→ **Exercise**:
Where a line below includes the word "sample", copy that line.

*** Block opens ***

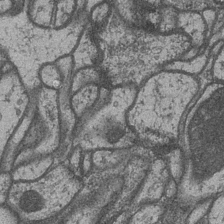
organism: Drosophila
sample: Optic medulla
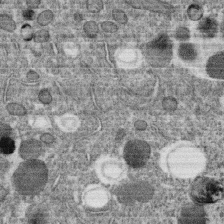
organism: C. elegans
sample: C. elegans oocyte; sperm cells
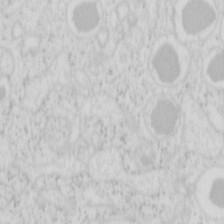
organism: Mouse
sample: Pancreas
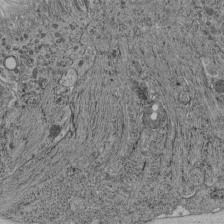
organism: C. elegans
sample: C. elegans pharynx
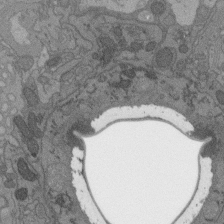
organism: C. elegans
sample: AFD neurons C. elegans
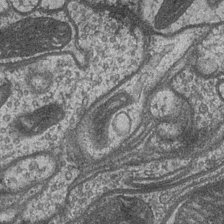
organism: Drosophila
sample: Optic medulla

*** Block closes ***

→ **Written response**:
sample: Optic medulla
sample: C. elegans oocyte; sperm cells
sample: Pancreas
sample: C. elegans pharynx
sample: AFD neurons C. elegans
sample: Optic medulla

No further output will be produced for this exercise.